Donald Cowper
Donald Cowper is a content manager at Wild Apricot, which produces membership management software for small associations and nonprofits.
It doesn't take much for a meeting to get derailed—one loud critic or even the seating arrangements can do it. With a little forethought, however, leaders can keep a conversation positive and on point.
A couple years ago, I had to make a critical presentation to my team. I needed their support for a large project, one that I knew would significantly raise the profile of our organization. Although I had anticipated some resistance, I had prepared what I thought was a persuasive argument and was expecting a positive outcome. I also knew I already had support from several people in the room.

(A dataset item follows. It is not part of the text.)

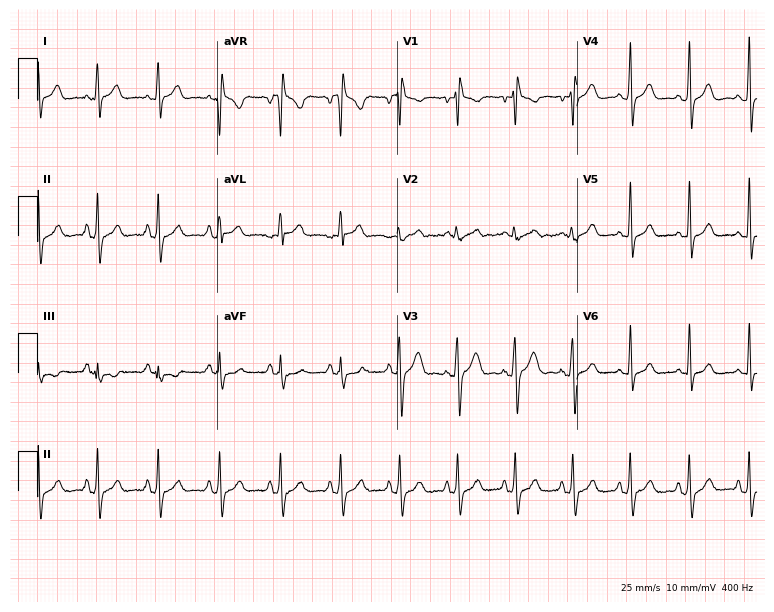
Standard 12-lead ECG recorded from a 21-year-old male patient. None of these six findings is recorded: first-degree AV block, right bundle branch block (RBBB), left bundle branch block (LBBB), sinus bradycardia, atrial fibrillation (AF), sinus tachycardia.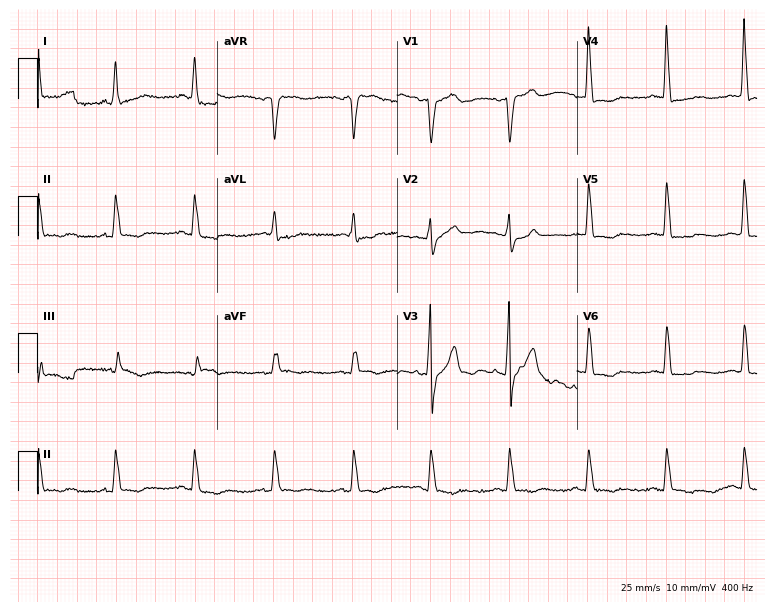
Standard 12-lead ECG recorded from an 82-year-old woman (7.3-second recording at 400 Hz). None of these six findings is recorded: first-degree AV block, right bundle branch block, left bundle branch block, sinus bradycardia, atrial fibrillation, sinus tachycardia.

I felt that things were going well at first, but then I noticed a couple of people at the far end of the table whispering. I plowed on. The moment I wrapped up, the person at the head of the table immediately began to voice some concerns. I had solid responses, but found it difficult to deliver them because he kept cutting me off. Soon others piped up with similar concerns. Some of my supporters didn't speak up and the ones who did were drowned out. People were talking over each other and I struggled to bring some order back to the room. The meeting came to a close before we arrived at any decision, and I left with knots in my stomach.
Many meetings go haywire not because of the personalities in the room but because of structural elements.
I used to think that meetings like this one go haywire largely because of the people in the room. And because you can't really change people, I had figured there's not much you can do to improve some meetings. But I have since learned, largely through the work of Dr. Rick Lent, an expert on meetings and the author of Leading Great Meetings, that many meetings go haywire not because of the personalities in the room but because of structural elements. The good news is that it's a whole lot easier to change structure than to change people. Here are four ways to make that happen.
1. Play musical chairs. Beware of a rectangular table, Lent cautions. That's because where people sit at one, such as the head of the table, implies power and influence. Allies will often sit side by side, allowing cliques to form. Lent's advice: Ditch the rectangular table for a square or circular one and mix up the seating arrangements whenever you meet, so nobody has an established seat. When you do that, it's less likely that your meeting will go awry, with the person at the head of the table dominating and people sniggering together.
2. Start with a round of introductions. If people aren't encouraged to say something at the beginning of a meeting, they are more likely to remain quiet throughout it, which is what happened with some of my supporters. Giving everyone a chance to say something up front helps prevent one or more vocal people dominating.
3. Build in quiet time. Another of Lent's ideas is to incorporate time to reflect. After someone has introduced a topic or proposed an idea, ask everyone to take a minute or two to consider it in silence. There are a number of benefits to this. First, it prevents someone from leaping in and controlling the discussion, and gives everyone a chance to consider other reactions they might have, rather than what comes to mind immediately. Then, when people do speak, they'll share more considered thoughts. Without reflection time, a range of opinions are often left unvoiced. To incorporate reflection time, Lent recommends a process he calls "1-2-all," which encourages small-group discussion followed by report-outs.
4. Start with the positive. Too many meetings, like the one I mentioned above, spiral into negativity. That's because we all have a tendency to first share what we don't like about something. To avoid this, Lent suggests first asking people to say what they like about an idea or proposal, then address concerns they might have. I wish I had used this approach in my meeting, because most people did actually like much of my proposal, but never said so until after the meeting. With a better structure, I could have gotten that support in the first meeting. (By the way, I did eventually get my project approved, but it took a whole other meeting.)
Good luck at your next meeting. I hope it goes better than the one I described.